Ahora, si tomamos varios ejemplos de baja participación de votantes en países que luego entraron en crisis sociales y políticas, la pregunta sería: ¿cómo istraría el gobierno una protesta social generalizada que ese “ir por todo” puede despertar? Volvemos al ejemplo de Chile. Allí el gobierno de Sebastián Piñera debió enfrentar una revuelta social que duró meses, disparada por el aumento del boleto del subte unos 30 pesos chilenos, en una sociedad donde los indicadores sociales y económicos serían envidiables para la Argentina de hoy. Chile crecía, con una inflación inexistente y con tasas de desocupación y pobreza de un dígito. Aun así, el caos se desató en la calle. “No fueron 30 pesos, son 30 años” decían los analistas que intentaban interpretar un desborde que ya había sido anunciado justamente por la baja participación en las elecciones que le precedieron. El descontento estaba latente, nadie lo supo leer. El segundo problema se dio porque Piñera tuvo, ante la protesta social, un grave problema: no tenía interlocutores, ni políticos, ni sindicalistas, ni dirigentes sociales podían encarnar a quienes protestaban, ninguno tenía esa representación ganada. Lo mismo podría suceder en la Argentina, con las organizaciones sindicales y sociales absolutamente desprestigiadas y los partidos políticos inmersos en crisis, nadie puede organizar y mucho menos dirigir una protesta, solo grupos minoritarios y aislados, que pueden ser incontrolables. Sin embargo, el gobierno de Javier Milei cuenta con herramientas a favor, la desaceleración de la inflación y la flotación entre bandas del dólar le permite dar la sensación a los sectores medios y altos de recuperar su capacidad de consumo y, paradójicamente, cuenta positivamente con políticas establecidas por lo que ellos llaman “la casta”, es decir la política tradicional que gobernó durante este tiempo, como son la Asignación Universal por Hijo, la Tarjeta Alimentaria y la jubilación con moratorias -ya anulada- que permitió a casi 4 millones de adultos mayores acceder a una pensión. Alguien debería preguntarse cómo se istraría un país en crisis, con 4 de cada 10 argentinos bajo la línea de pobreza sin esas políticas sociales. Sería inmanejable.

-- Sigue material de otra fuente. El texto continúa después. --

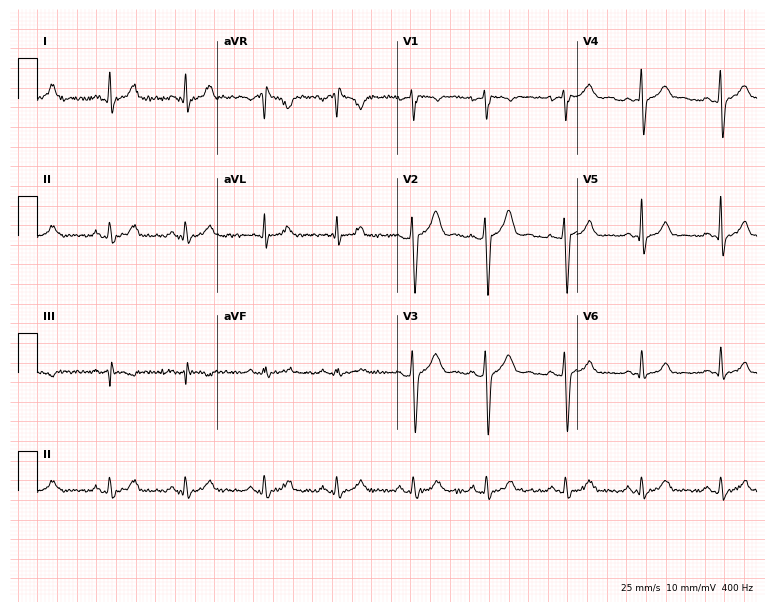
ECG (7.3-second recording at 400 Hz) — a 31-year-old male. Labelled as a normal ECG.

Por todo esto, sería un error si el gobierno insiste en abusar de la “motosierra”, que ahora se extiende fuera de lo económico y recorta derechos adquiridos, como el de huelga. La sobreactuación pueden ser peligrosa si alcanza áreas sensibles como los jubilados, el trabajo, la educación y la salud pública.

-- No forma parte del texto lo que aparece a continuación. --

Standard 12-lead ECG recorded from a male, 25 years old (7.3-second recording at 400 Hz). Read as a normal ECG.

Aprovechar un escenario político en crisis, donde la falta de representatividad se está convirtiendo en moneda corriente para ganar elecciones con pocos votos, no significa que los que no participen y no elijan, llegado el momento, no estén dispuestos a hacerse oír. Es de esperar que un resultado electoral favorable no maree al gobierno y sepa comprender que el aviso está, que el descontento existe y se hace notar en la poca confianza en la dirigencia política demostrada en la baja participación en las elecciones. Y esto, bajo ningún punto de vista, lo excluye.